Although recent cervical cancer screening participation was associated with awareness of the HPV vaccine, neither recent nor ever screening was correlated with likelihood of HPV vaccination. As the majority of women in our study had been screened recently, or were younger than the age at which clinical guidelines definitively recommend cervical cancer screening initiation, we may not have been able to detect differences between screened and unscreened subgroups of women. However, we did find evidence that women’s other vaccination behavior was associated with receipt of the HPV vaccine.

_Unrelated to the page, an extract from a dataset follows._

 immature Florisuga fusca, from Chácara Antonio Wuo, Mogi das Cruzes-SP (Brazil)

Consistent with previous studies, we found that those who had received a flu shot in the past year, or had received one or more recommended lifetime vaccines (Hepatitis A or B, and/or tetanus), were substantially more likely than those who had not to receive the HPV vaccine.28–29
Our study has a number of limitations. First, unlike the National Immunization Survey, self-reported NHIS data are not validated against provider immunization records. Consequently, there may be response biases; however, given how new and widely discussed the HPV vaccine is, it seems likely that respondents would remember and report their HPV vaccine status accurately. Second, NHIS 2008 did not collect data on sexual history, which limited our ability to evaluate whether HPV vaccines reached subgroups of women likely to benefit from vaccination. NHIS could be used to examine this issue if questions on age of sexual initiation and timing of vaccine dose administration were included in future rounds of data collection.

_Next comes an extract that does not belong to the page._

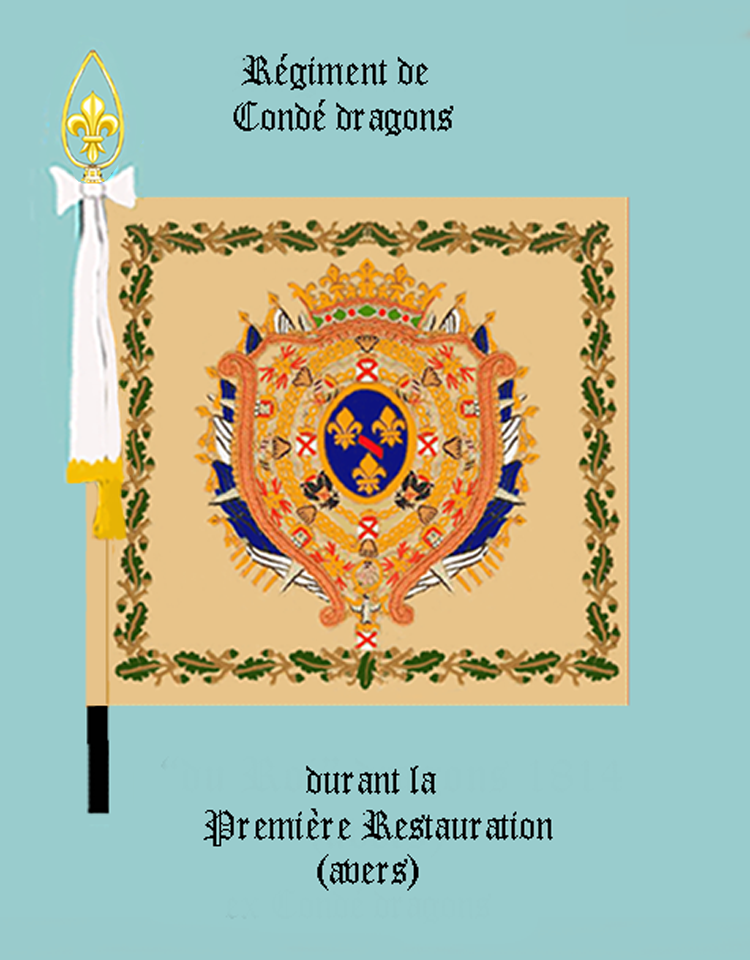 Standarte des Kavallerieregiments „Condé“ 1814 Königreich Frankreich (Vorderseite)

Third, as NHIS 2008 data were collected within two years of the introduction of HPV vaccine, older members of the cohort under study never had the opportunity to vaccinate as adolescents. Therefore, we do not expect our results to generalize to the HPV vaccination behavior of future groups of young adult women. Future research should monitor whether the patterns of use we observe continue as the vaccine has been on the market for a more extended period. In addition, as data become available, vaccine dose completion rates should be examined to identify factors that promote and/or impede completion. Current estimates of dose completion likely underestimate true completion rates, as insufficient time has elapsed for many of the respondents to have received second and third doses of the vaccine.
HPV vaccine coverage among young adult women was low in 2008, and was largely driven by high rates of vaccination among 18 to 20 year olds, who may have been vaccinated as minors. Catch-up was higher among insured than uninsured young adult women. As uninsured women are at greater risk of cervical cancer morbidity and mortality, they should be a high priority for catch-up vaccination. Coordinated public vaccine financing programs like Vaccines for Children seem to be effective at promoting vaccine coverage among uninsured adolescents, and may have potential for expanding catch-up vaccination among young adult women who stand to benefit the most from HPV vaccines.